Das ist bestimmt auch ein Update-Problem. Firewall-Regeln brauchst du im Normalfall keine einstellen. Mit Kaspersky sollte die Windows-Firewall ja eh schon mal aus sein.
Und wenn Wow.exe das Recht hat, eine Verbindung aufzubauen (im Kaspersky), dann sollte das passen. Da fehlen bestimmt irgendwo Rechte. Irgendetwas ist da kaputt gegangen.

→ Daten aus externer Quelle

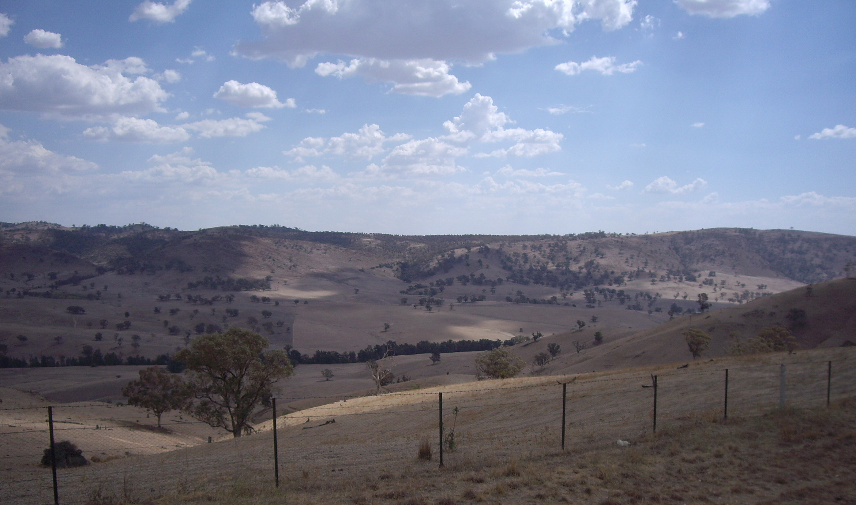 Gobarralong Valley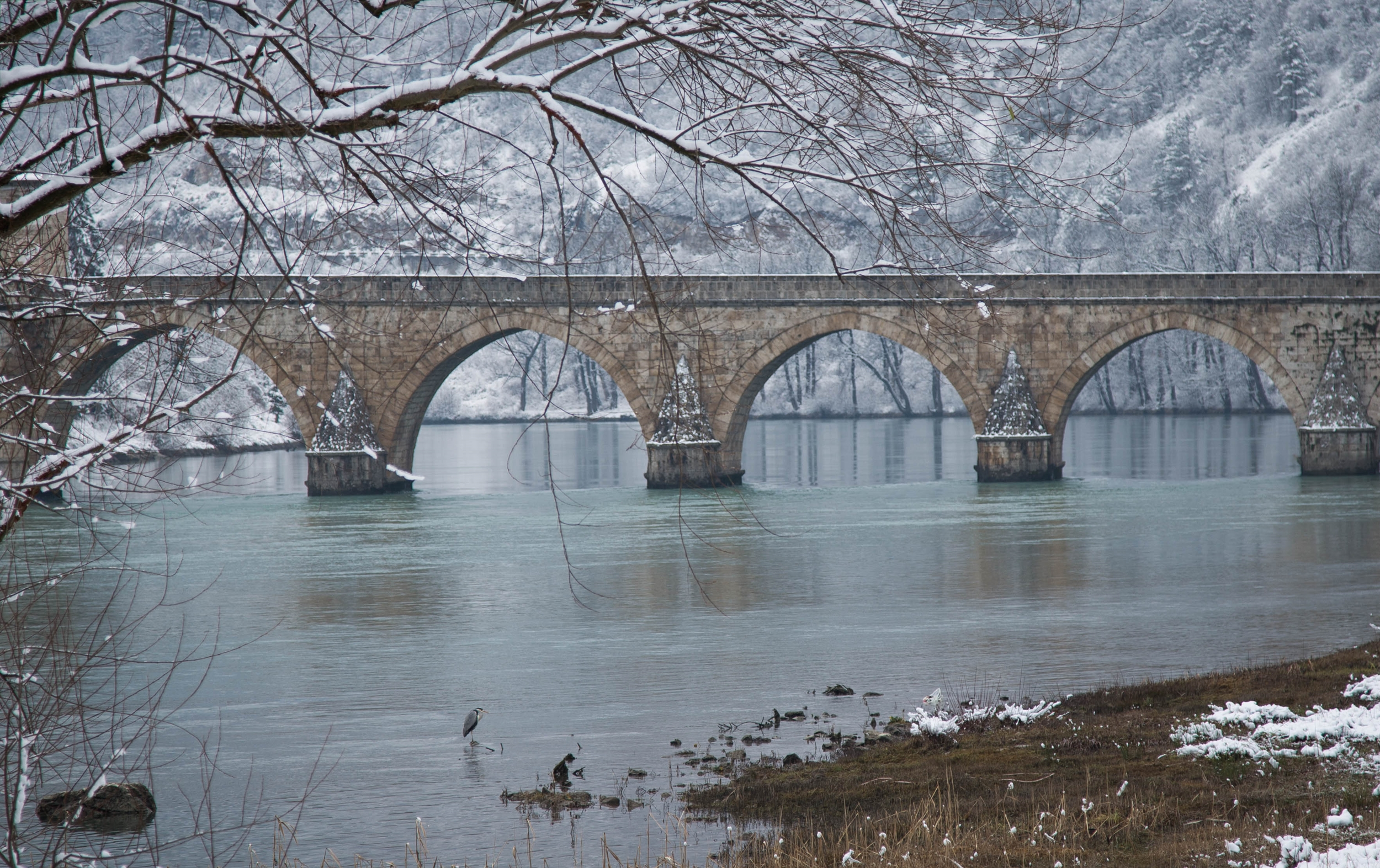 Most Mehmed-paše Sokolovića u Višegradu This image was uploaded as part of Trace of Soul 2018.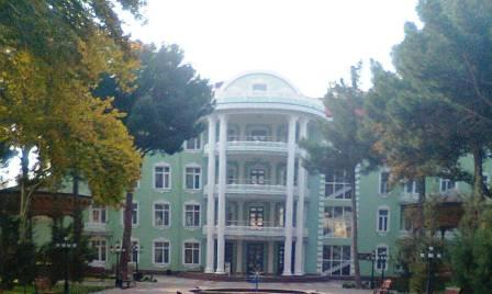 Санаторий "Бахористон" в Согдийской области (Таджикистан) Тоҷикӣ: Осоишгохи "Бахористон" дар вилояти Суғд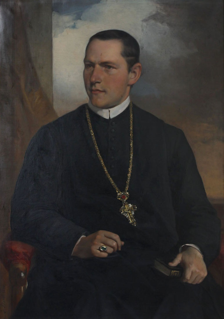 Albert I. Wildauer, Abt von St. Georgenberg-Fiecht (1875-1915)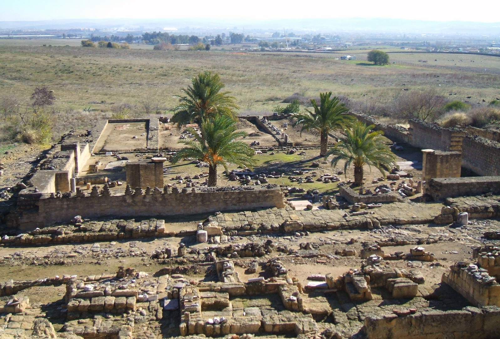 Yacimiento Arqueológico de Medina Azahara (Córdoba)

Und der Router ist bestimmt auch nicht das Problem. Der wird Wow nicht daran hindern, nach draußen zu kommunizieren. Sowas lässt sich bei normalen 08/15-Routern ja nicht mal konfigurieren. Und wenn
Wow erstmal ne Verbindung aufgebaut hat, dann werden ankommende Pakete auch durchgelassen. So nen Schmarn wie Port-Forward braucht man nur, wenn von außerhalb ne Verbindung aufgebaut wird.


----------



## ichbinnichtschuld (16. April 2011)

man kann auch die update versionen "neu" installieren


----------



## Dagonzo (16. April 2011)

Richtig, das ging ja früher auch schon. Wenn kein Updateberechtigtes Windows gefunden wird, weil die Platte leer ist, wird man aufgefordert die DVD der alten Windowsversion einzulegen. Die wird dann kurz überprüft und man kann das Update wie eine Vollversion installieren.


----------



## ichbinnichtschuld (16. April 2011)

nein das geht nicht mehr mit den windows cds/dvds. aber man bekommt sie trotzdem per telefon aktiviert, wenn man den key erst nach der installation eingibt


----------